Juiz do TRT-5 decide que contribuição sindical não pode ser suspensa

Mais uma decisão judicial, em segundo grau, determina o recolhimento da contribuição sindical. Na semana passada, o desembargador Renato Simões, do Tribunal Regional do Trabalho na Bahia (TRT-5), concedeu liminar obrigando uma empresa de mineração com sede em Tanhaçu, no extremo Sul da Bahia, a recolher a contribuição dos seus empregados.

A decisão ocorreu em Mandado de Segurança Coletivo, impetrado pelo Sindicato dos Mineradores de Brumado e Microrregião (Sindmine). Com a liminar, inédita na Bahia, as manifestações da Justiça em favor do desconto obrigatório das contribuições, que dão sustentação financeira aos Sindicatos, chegam a 115 em todo o País – conforme levantamento da Central dos Sindicatos Brasileiros (http://pobr.com.br/rt/).

De acordo com o Diap (Departamento Intersindical de Assessoria Parlamentar), em menos de um mês, o número de decisões contrárias à reforma trabalhista subiu mais de 60%, mostrando que a Lei 13.467/17 tem sido ampla e maciçamente questionada nos tribunais, das varas trabalhistas ao Supremo Tribunal Federal (STF).

Em seu despacho, apontando vasta doutrina e jurisprudência, Renato Simões assinalou que a contribuição sindical tem previsão constitucional e natureza jurídica de tributo, por isso, sua aplicabilidade não poderia ser extinta por lei ordinária.
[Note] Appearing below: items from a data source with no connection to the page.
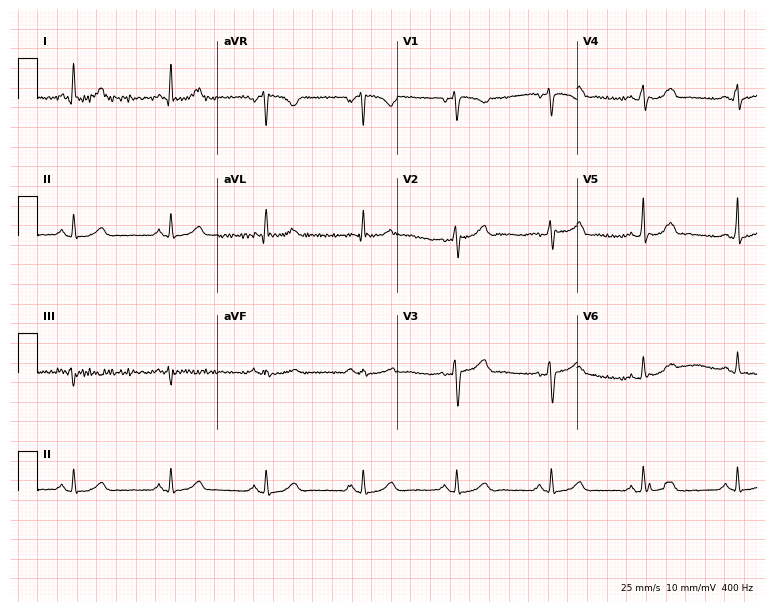
12-lead ECG from a woman, 49 years old (7.3-second recording at 400 Hz). Recorded interpretation: within normal limits.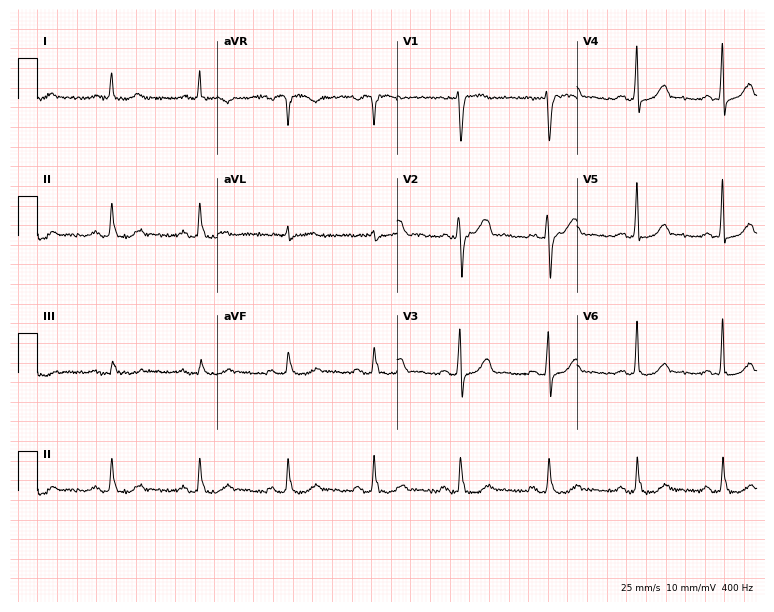
12-lead ECG from a 42-year-old female patient. No first-degree AV block, right bundle branch block, left bundle branch block, sinus bradycardia, atrial fibrillation or sinus tachycardia recorded for this tracing. Only these six findings were labelled.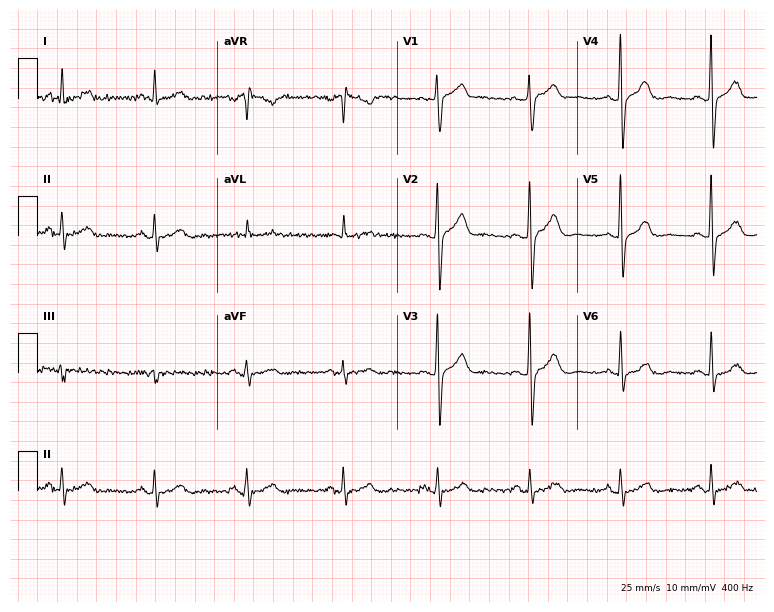
ECG (7.3-second recording at 400 Hz) — a 43-year-old male. Labelled as a normal ECG.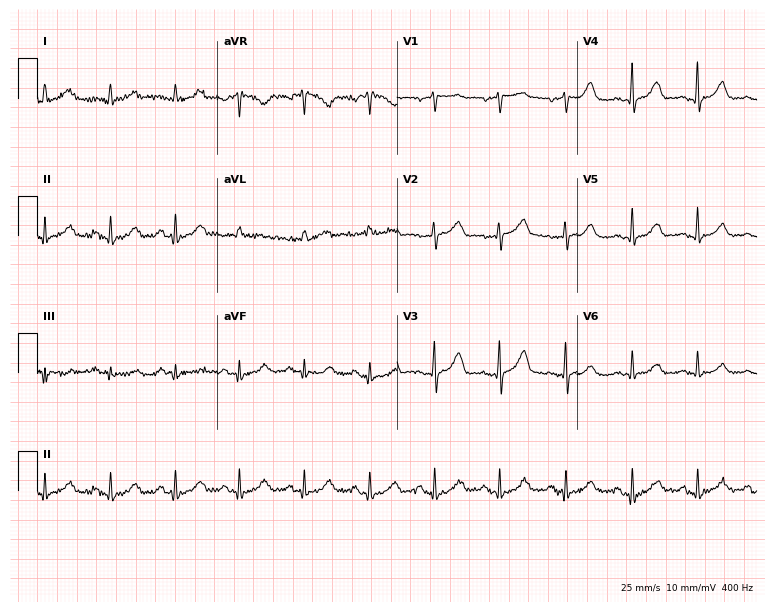
Resting 12-lead electrocardiogram (7.3-second recording at 400 Hz). Patient: a 58-year-old woman. Read as a normal ECG.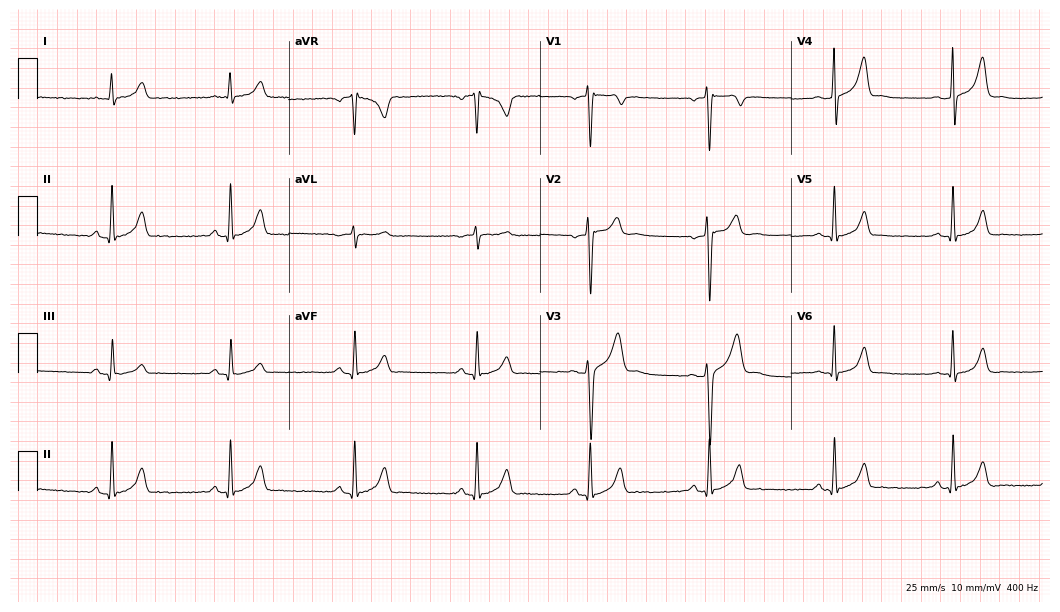
Standard 12-lead ECG recorded from a 22-year-old man. The tracing shows sinus bradycardia (a sinus rate of 50 beats per minute or less).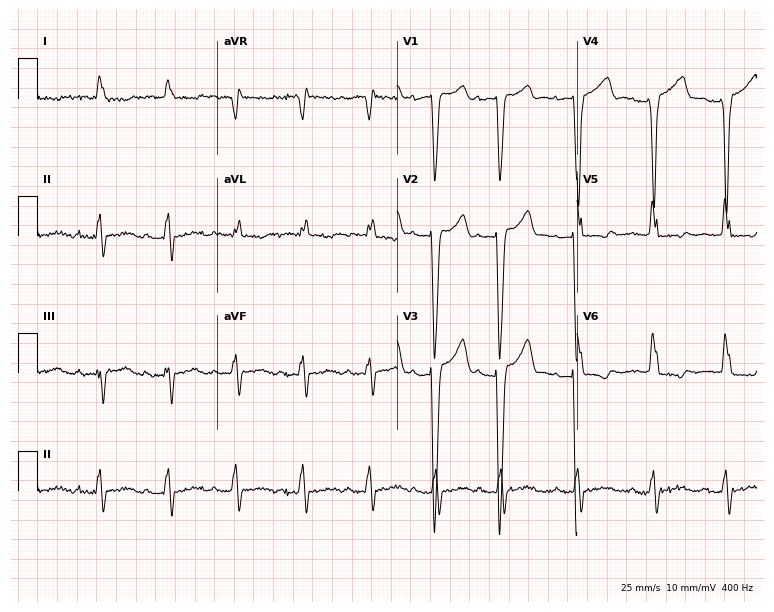
Resting 12-lead electrocardiogram (7.3-second recording at 400 Hz). Patient: a woman, 82 years old. None of these six findings is recorded: first-degree AV block, right bundle branch block, left bundle branch block, sinus bradycardia, atrial fibrillation, sinus tachycardia. Findings outside these six are not listed.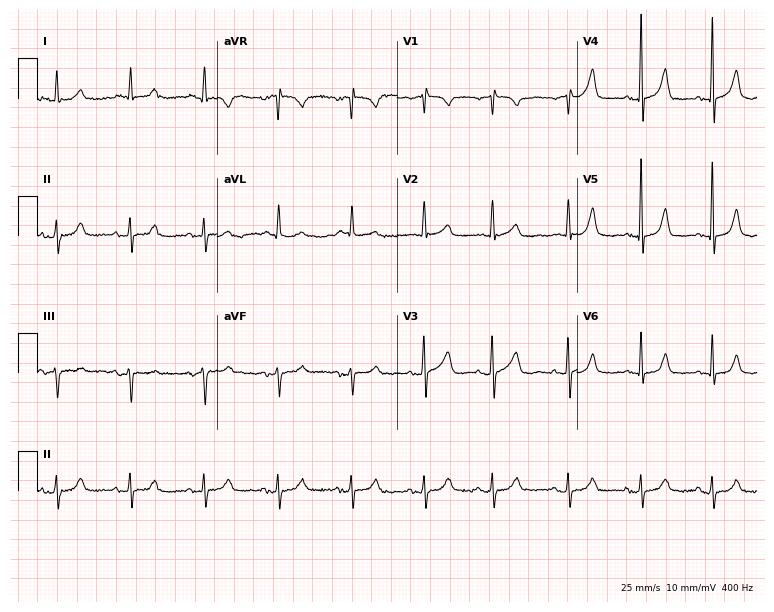
12-lead ECG from a 78-year-old female patient (7.3-second recording at 400 Hz). Recorded interpretation: within normal limits.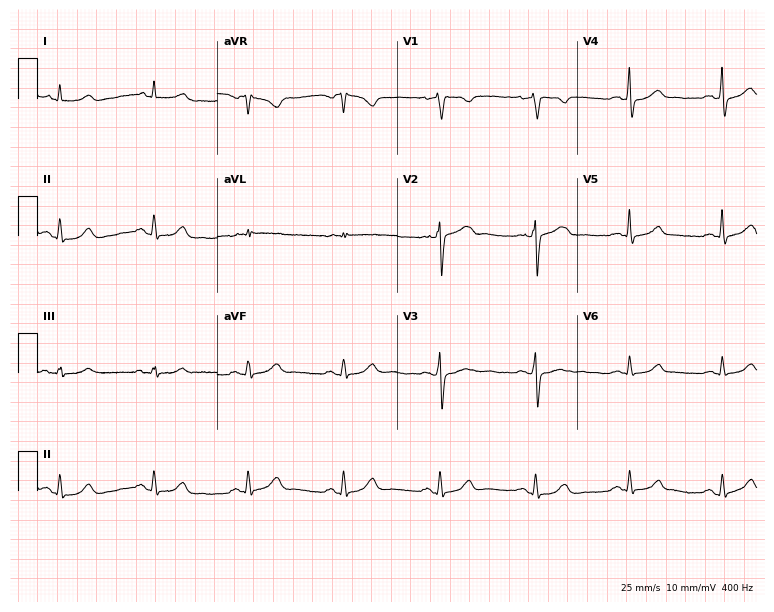
12-lead ECG from a 69-year-old man (7.3-second recording at 400 Hz). Recorded interpretation: within normal limits.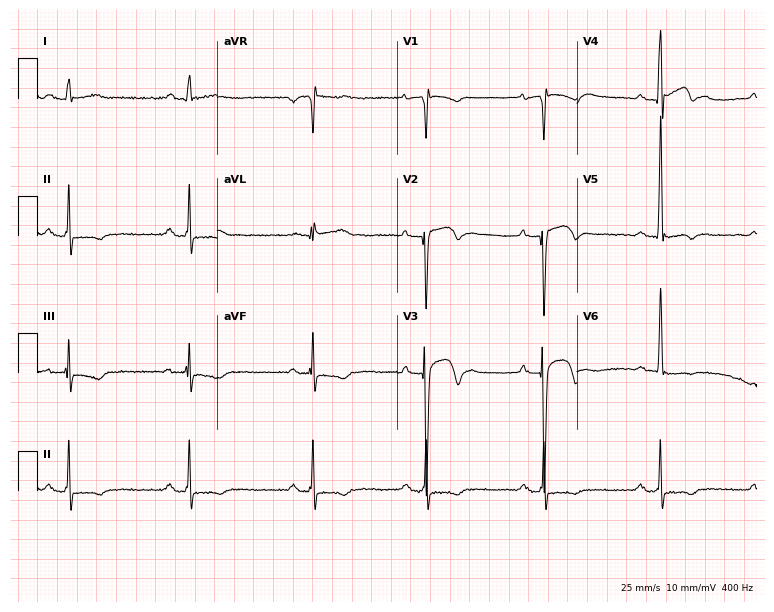
Standard 12-lead ECG recorded from a 33-year-old man (7.3-second recording at 400 Hz). The tracing shows first-degree AV block, right bundle branch block, sinus bradycardia (a sinus rate of 50 beats per minute or less).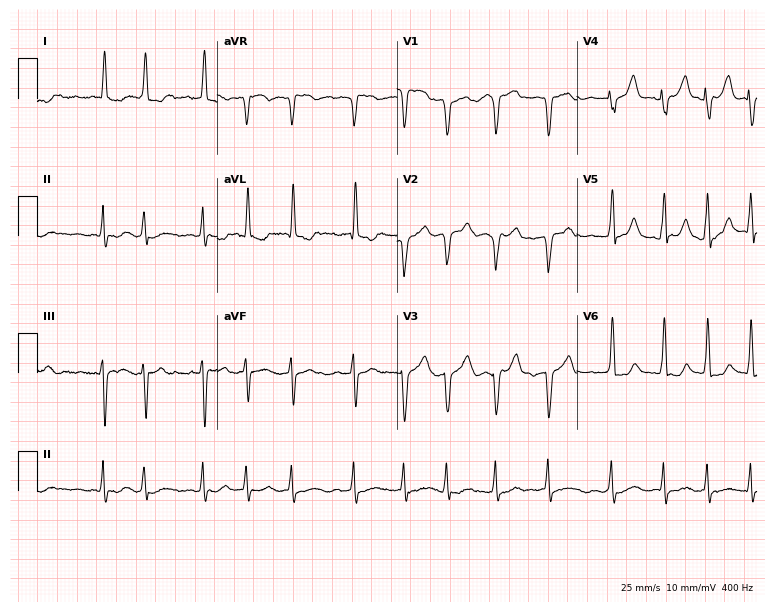
Standard 12-lead ECG recorded from a female, 85 years old (7.3-second recording at 400 Hz). None of these six findings is recorded: first-degree AV block, right bundle branch block, left bundle branch block, sinus bradycardia, atrial fibrillation, sinus tachycardia. Only these six findings were labelled.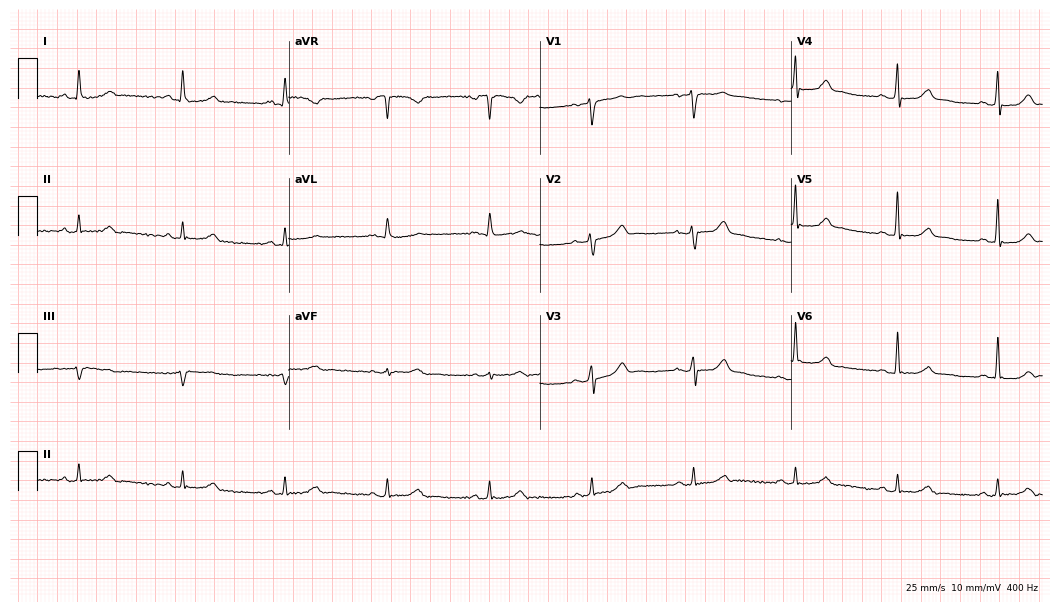
12-lead ECG from a female, 64 years old (10.2-second recording at 400 Hz). Recorded interpretation: within normal limits.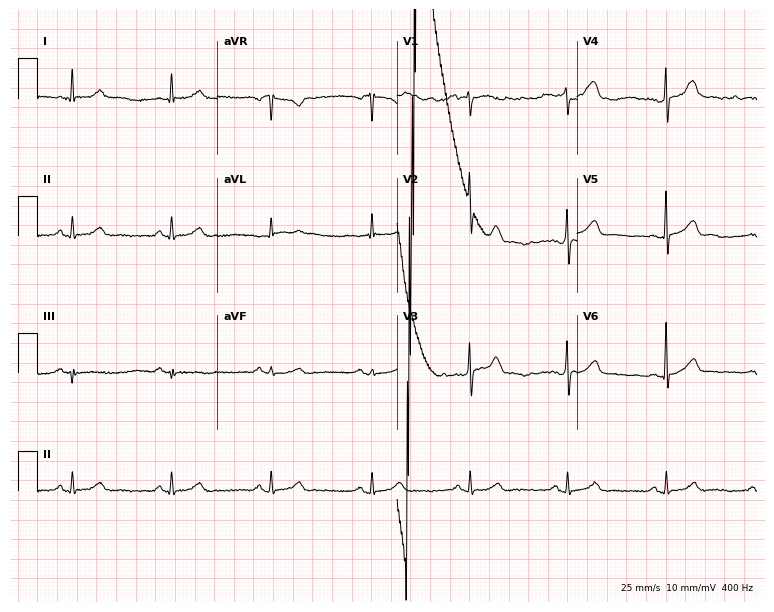
ECG (7.3-second recording at 400 Hz) — a 65-year-old man. Screened for six findings — first-degree AV block, right bundle branch block (RBBB), left bundle branch block (LBBB), sinus bradycardia, atrial fibrillation (AF), sinus tachycardia — none is recorded. Findings outside these six are not listed.

Pelo contrário, somente lei complementar poderia modificar a sua arrecadação.

O desembargador ressaltou, ainda, a impossibilidade de existência de tributo facultativo, contaminando a constitucionalidade da nova regra.

Multa – O Sindicato recorreu ao segundo grau após ter pedido de liminar no mesmo sentido negado pela Vara do Trabalho de Brumado. O magistrado fixou multa diária pelo descumprimento, no valor de R$ 1 mil até o limite de R$ 30 mil, revertida em prol do Sindmine.